By Adriana Paramo–
Zumba Class, YMCA, Lakeland, Florida
I think my Zumba instructor knows me. I think she is a witch, some sort of sorceress that scans my heart as soon as I enter the gym. You see, she seems to know exactly what I need and it worries me that I’m so transparent, or that her sorcery is that potent.
On days when my heart puts on weight and I can hardly contain its heaviness in my chest, she plays calypsos, sometimes from Trinidad, sometimes from Tobago, Brazilian sambas and merengues from the Dominican Republic.
Not nice, gentle merengues that you can sway your hips to or follow with a flutter of your feet. No. That would be too common.

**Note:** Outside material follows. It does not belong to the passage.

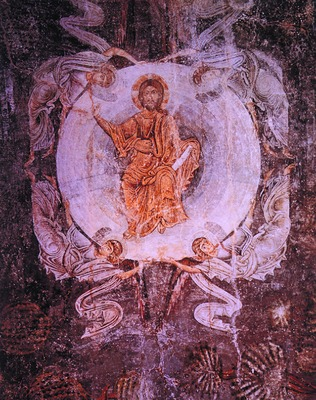 Вознесение Господне. Роспись ц. Св. Софии в Охриде (Македония). 40-е гг. XI в.

She plays the angry type called perico ripia’o, which she must smuggle straight from the slums of Santo Domingo.
Last winter after a freeze, she played in a row, two guajiras, three salsas, an angry mambo, a potpourri of reggaetons, and an assortment of cha-cha-chas of the mutinous type.

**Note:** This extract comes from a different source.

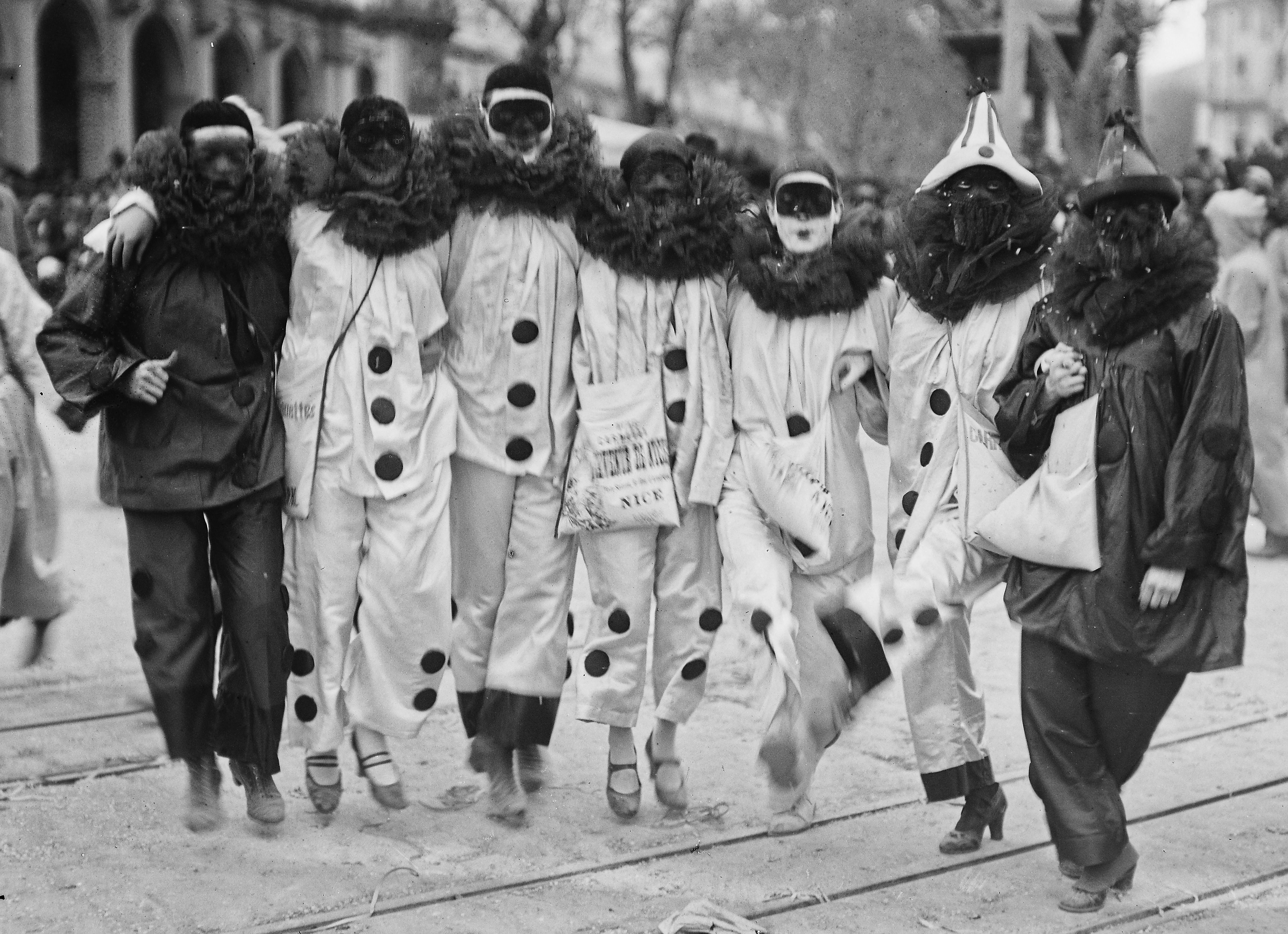 Des Pierrots au Carnaval de Nice. Celui du milieu (une jeune fille reconnaissable à ses chaussures) porte en bandoulière un grand sac de confettis.

A musical concoction so intoxicating in its temperature-rising effect, so balmy on my forehead, so risky to maneuver, so incandescent, that by the time I came out of the class, the sun was peeking out from behind gray clouds and the ice was beginning to thaw out in the strawberry fields.
On one occasion, burdened by the loss of a loved one, I dragged my feet to class, bloodshot-eyed and wary. Instead of seeing me, I think she saw grief, which she seems to be allergic to.
Quickly, she pushed some buttons in her iPod, her antidote to everything gloomy, and filled the room with the ferocious drumbeats and the clarion of a high-pitch cane flute of a Colombian cumbia. I let me hips go, undulating and fluid.
I glided over the wooden floor, my pelvis swayed back and forth, to and fro shamelessly. My African ancestors possessed me and my feet spoke their tongue.
I sashayed at the waist like the Yoruba brought to this land in chains did when their masters were asleep. I made mine this cadence that is purely black, not Indian or Spanish, but ebony from the belly of our mother continent.
I invoked the grace of Yemayá and the powers of Changó and before the end of the song, the orishas had welcomed me in their family like a prodigal daughter. And from the safety of their home, with each step-step-glide, step-step-glide, I unburdened my heart little by little until I felt the last remnant of sorrow leave my body.
Adriana Paramo is a creative non-fiction writer residing in Florida.


Being Colombian myself,I can totally relate to this article. Reading it took me back to my country, where we had nights of so much dancing I could hardly stand on my own two feet by the time it was over. Very nice Adriana, please continue writing articles that keep our memories alive.